───── Input data ─────
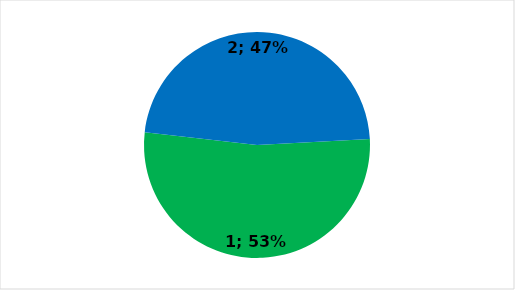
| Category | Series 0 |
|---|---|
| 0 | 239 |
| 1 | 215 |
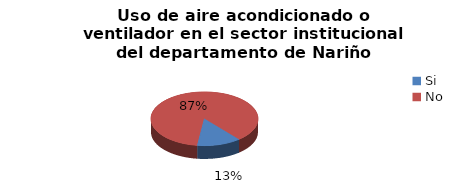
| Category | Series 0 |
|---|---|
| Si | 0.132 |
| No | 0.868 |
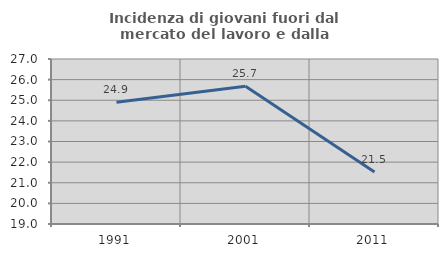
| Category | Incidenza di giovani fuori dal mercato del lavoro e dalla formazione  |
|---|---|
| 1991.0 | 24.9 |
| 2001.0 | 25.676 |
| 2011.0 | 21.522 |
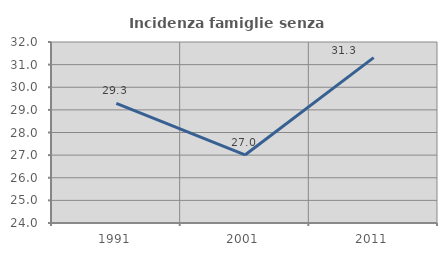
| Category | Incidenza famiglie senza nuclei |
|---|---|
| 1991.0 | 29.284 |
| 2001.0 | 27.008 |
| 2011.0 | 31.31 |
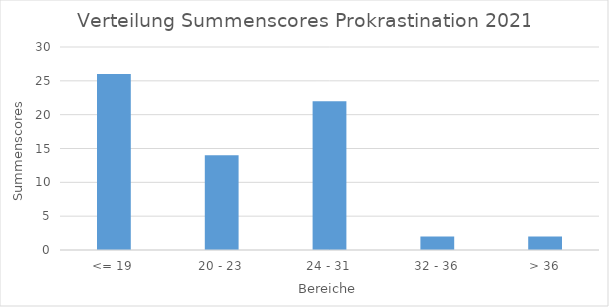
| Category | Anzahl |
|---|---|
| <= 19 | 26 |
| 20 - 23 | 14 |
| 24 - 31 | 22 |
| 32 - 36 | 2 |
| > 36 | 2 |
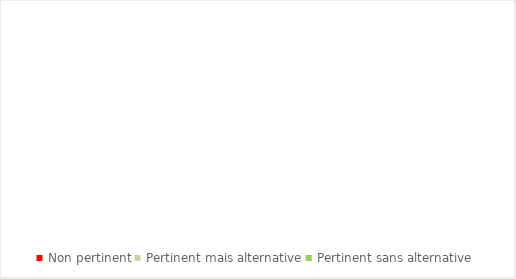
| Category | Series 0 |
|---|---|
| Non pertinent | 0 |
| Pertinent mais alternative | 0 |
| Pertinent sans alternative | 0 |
─────
───── Input data ─────
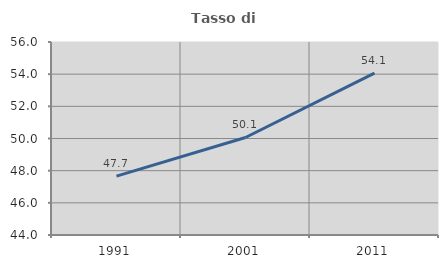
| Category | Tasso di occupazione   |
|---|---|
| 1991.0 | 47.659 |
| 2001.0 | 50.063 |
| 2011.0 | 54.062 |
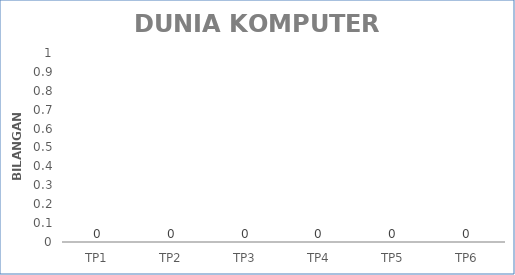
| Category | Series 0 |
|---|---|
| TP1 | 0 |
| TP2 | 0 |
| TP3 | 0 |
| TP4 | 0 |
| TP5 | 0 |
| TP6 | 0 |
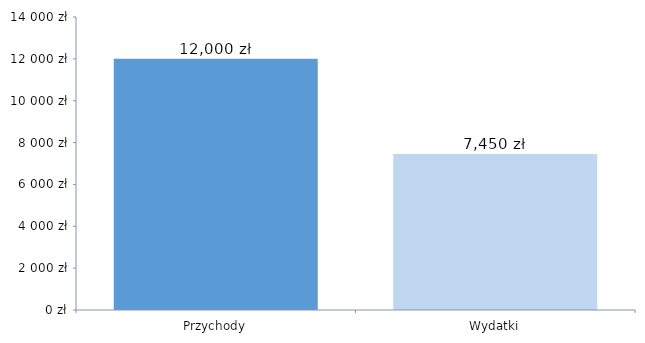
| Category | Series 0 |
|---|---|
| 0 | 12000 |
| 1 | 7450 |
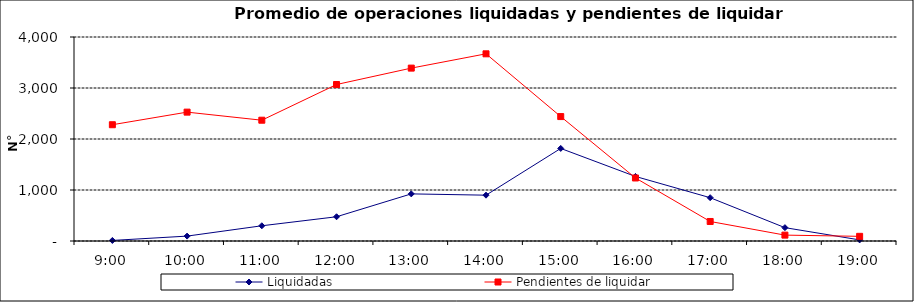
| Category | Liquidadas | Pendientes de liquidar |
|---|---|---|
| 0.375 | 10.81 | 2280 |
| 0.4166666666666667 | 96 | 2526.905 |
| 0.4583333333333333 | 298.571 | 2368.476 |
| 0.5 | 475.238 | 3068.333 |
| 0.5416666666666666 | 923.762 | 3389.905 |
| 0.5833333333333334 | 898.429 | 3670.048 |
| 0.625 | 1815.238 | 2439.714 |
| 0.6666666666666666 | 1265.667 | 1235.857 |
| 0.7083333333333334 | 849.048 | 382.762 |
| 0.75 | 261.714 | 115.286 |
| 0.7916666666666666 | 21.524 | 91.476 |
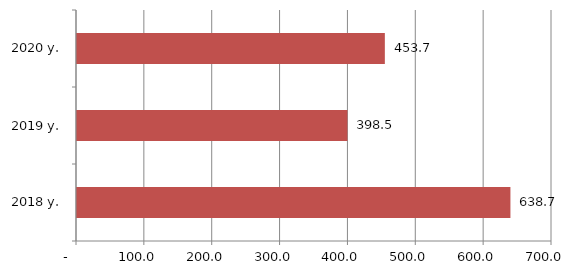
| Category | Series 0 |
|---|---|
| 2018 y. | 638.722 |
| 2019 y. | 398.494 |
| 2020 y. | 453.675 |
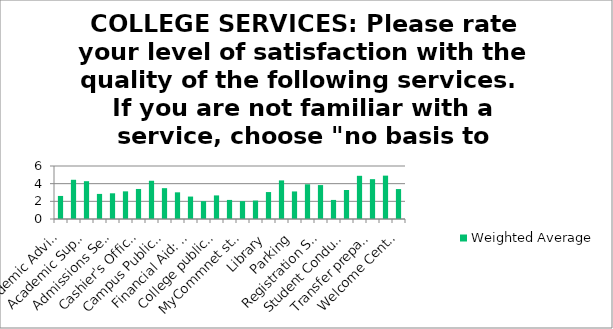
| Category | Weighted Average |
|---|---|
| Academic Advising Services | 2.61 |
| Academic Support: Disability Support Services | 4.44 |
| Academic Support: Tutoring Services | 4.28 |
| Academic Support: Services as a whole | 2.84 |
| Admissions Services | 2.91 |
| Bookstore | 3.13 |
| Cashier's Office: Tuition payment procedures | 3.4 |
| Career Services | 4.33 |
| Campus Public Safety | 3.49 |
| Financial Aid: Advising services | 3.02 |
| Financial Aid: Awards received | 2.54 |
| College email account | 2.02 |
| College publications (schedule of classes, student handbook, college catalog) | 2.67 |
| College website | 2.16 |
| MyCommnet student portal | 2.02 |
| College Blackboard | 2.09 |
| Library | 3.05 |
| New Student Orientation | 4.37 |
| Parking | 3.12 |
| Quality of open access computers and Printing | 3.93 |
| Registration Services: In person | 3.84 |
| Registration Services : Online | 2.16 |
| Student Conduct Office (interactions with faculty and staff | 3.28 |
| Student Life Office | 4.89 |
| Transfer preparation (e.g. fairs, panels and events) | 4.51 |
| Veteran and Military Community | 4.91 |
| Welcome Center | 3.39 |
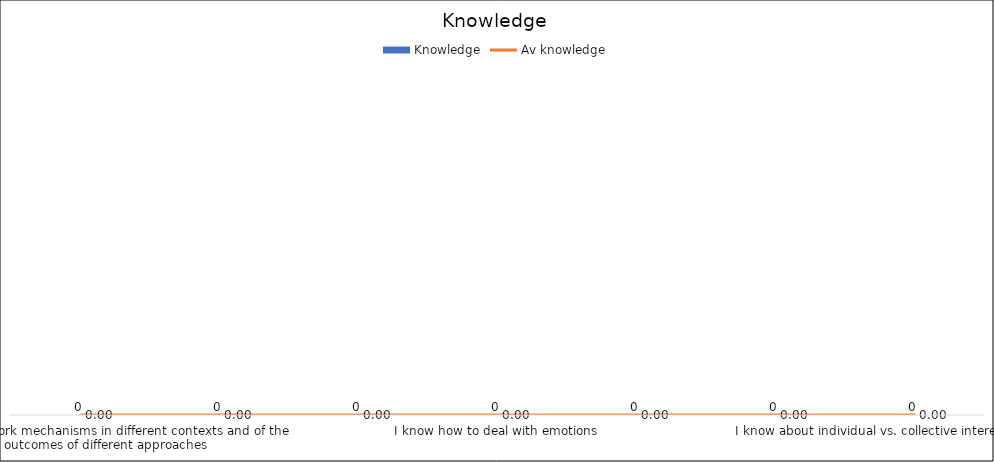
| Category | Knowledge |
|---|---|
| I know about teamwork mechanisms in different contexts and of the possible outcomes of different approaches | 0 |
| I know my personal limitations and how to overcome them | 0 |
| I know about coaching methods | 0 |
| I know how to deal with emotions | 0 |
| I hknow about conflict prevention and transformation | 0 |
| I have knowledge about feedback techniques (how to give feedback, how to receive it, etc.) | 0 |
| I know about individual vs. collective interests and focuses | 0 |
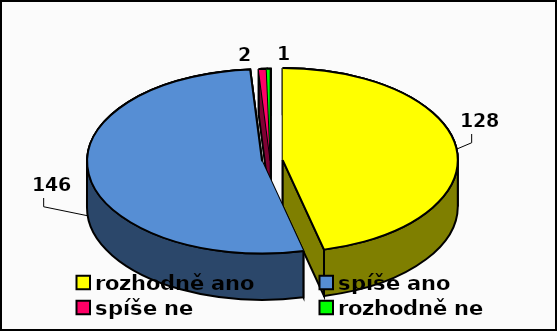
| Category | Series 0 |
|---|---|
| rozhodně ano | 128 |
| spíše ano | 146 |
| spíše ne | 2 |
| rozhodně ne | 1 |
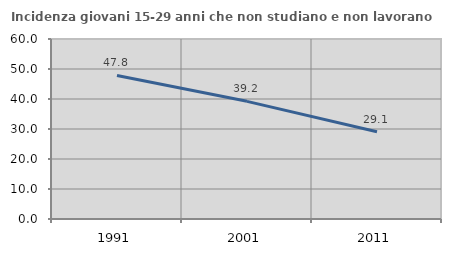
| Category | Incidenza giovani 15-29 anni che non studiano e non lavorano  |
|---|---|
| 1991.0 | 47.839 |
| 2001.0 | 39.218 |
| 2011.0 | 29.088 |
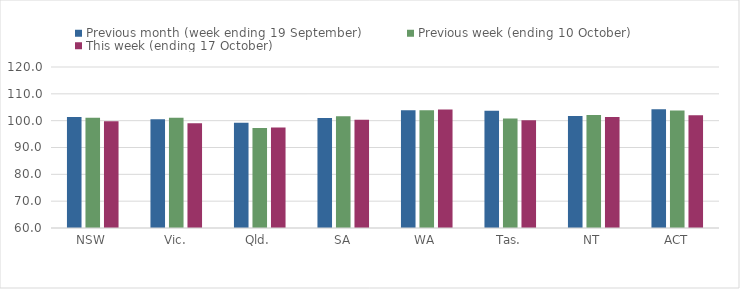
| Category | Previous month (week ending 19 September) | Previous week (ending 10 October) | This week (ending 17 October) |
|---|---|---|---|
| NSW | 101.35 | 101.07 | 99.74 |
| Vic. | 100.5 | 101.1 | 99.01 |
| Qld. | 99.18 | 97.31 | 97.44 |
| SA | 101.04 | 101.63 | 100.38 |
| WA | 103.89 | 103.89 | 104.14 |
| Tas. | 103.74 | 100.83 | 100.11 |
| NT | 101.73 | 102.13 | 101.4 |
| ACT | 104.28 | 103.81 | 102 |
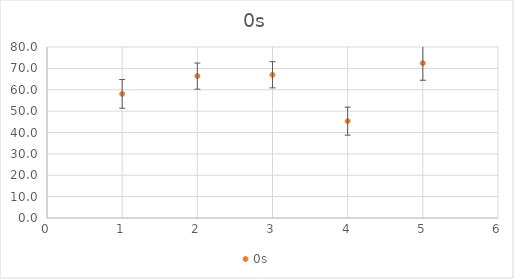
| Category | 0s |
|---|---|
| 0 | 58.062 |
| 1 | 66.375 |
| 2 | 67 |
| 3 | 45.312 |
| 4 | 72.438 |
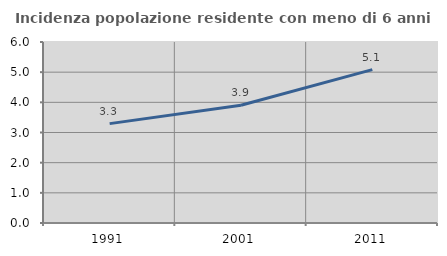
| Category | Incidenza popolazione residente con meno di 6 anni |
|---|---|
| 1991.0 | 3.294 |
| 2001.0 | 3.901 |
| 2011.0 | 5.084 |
─────
───── Input data ─────
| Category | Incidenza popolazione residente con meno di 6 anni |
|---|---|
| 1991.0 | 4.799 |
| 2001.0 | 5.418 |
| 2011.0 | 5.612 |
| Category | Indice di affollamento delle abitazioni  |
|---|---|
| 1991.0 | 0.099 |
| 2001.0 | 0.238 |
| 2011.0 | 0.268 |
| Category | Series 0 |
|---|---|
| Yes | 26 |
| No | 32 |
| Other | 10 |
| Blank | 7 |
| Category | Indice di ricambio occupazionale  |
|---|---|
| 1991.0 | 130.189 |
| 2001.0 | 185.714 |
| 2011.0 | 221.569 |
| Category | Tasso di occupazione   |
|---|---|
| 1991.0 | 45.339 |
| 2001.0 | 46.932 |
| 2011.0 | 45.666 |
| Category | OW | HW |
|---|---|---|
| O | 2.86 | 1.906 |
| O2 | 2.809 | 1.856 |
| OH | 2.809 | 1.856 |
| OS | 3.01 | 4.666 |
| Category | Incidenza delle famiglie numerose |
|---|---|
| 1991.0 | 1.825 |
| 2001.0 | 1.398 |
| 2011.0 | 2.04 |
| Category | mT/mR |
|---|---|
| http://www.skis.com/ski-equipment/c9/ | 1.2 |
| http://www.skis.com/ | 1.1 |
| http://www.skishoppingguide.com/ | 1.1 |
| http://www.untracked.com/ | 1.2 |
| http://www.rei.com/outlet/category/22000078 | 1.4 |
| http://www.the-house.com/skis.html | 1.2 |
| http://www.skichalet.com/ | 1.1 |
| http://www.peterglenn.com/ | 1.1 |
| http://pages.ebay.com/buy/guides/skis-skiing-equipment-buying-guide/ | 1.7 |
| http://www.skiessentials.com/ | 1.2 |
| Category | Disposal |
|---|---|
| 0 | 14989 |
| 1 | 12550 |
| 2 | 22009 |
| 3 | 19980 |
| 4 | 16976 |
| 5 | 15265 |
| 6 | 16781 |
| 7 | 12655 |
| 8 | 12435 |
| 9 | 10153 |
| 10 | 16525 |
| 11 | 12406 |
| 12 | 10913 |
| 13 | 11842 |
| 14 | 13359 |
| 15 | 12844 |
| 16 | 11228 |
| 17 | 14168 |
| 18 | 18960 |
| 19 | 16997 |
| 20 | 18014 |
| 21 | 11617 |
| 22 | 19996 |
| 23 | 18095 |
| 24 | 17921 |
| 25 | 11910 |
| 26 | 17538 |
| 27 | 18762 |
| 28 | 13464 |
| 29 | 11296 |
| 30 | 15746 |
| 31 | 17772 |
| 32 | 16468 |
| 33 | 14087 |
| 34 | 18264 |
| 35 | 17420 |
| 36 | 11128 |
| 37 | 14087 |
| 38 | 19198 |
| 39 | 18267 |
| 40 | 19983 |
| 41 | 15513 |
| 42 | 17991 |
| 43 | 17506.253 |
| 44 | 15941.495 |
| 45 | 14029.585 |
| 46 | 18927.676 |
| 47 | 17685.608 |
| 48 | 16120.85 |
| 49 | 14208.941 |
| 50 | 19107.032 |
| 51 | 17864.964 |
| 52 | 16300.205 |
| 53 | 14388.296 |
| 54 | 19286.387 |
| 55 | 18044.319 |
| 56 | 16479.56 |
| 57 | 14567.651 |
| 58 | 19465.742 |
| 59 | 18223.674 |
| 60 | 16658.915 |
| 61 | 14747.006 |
─────
Task to complete:
Taking the line with "Category | Disposal |" as the first and the line with "61 | 14747.006 |" as the last, retype that stretch of the data above exactly, with no other lines.

Reply to the task:
| Category | Disposal |
|---|---|
| 0 | 14989 |
| 1 | 12550 |
| 2 | 22009 |
| 3 | 19980 |
| 4 | 16976 |
| 5 | 15265 |
| 6 | 16781 |
| 7 | 12655 |
| 8 | 12435 |
| 9 | 10153 |
| 10 | 16525 |
| 11 | 12406 |
| 12 | 10913 |
| 13 | 11842 |
| 14 | 13359 |
| 15 | 12844 |
| 16 | 11228 |
| 17 | 14168 |
| 18 | 18960 |
| 19 | 16997 |
| 20 | 18014 |
| 21 | 11617 |
| 22 | 19996 |
| 23 | 18095 |
| 24 | 17921 |
| 25 | 11910 |
| 26 | 17538 |
| 27 | 18762 |
| 28 | 13464 |
| 29 | 11296 |
| 30 | 15746 |
| 31 | 17772 |
| 32 | 16468 |
| 33 | 14087 |
| 34 | 18264 |
| 35 | 17420 |
| 36 | 11128 |
| 37 | 14087 |
| 38 | 19198 |
| 39 | 18267 |
| 40 | 19983 |
| 41 | 15513 |
| 42 | 17991 |
| 43 | 17506.253 |
| 44 | 15941.495 |
| 45 | 14029.585 |
| 46 | 18927.676 |
| 47 | 17685.608 |
| 48 | 16120.85 |
| 49 | 14208.941 |
| 50 | 19107.032 |
| 51 | 17864.964 |
| 52 | 16300.205 |
| 53 | 14388.296 |
| 54 | 19286.387 |
| 55 | 18044.319 |
| 56 | 16479.56 |
| 57 | 14567.651 |
| 58 | 19465.742 |
| 59 | 18223.674 |
| 60 | 16658.915 |
| 61 | 14747.006 |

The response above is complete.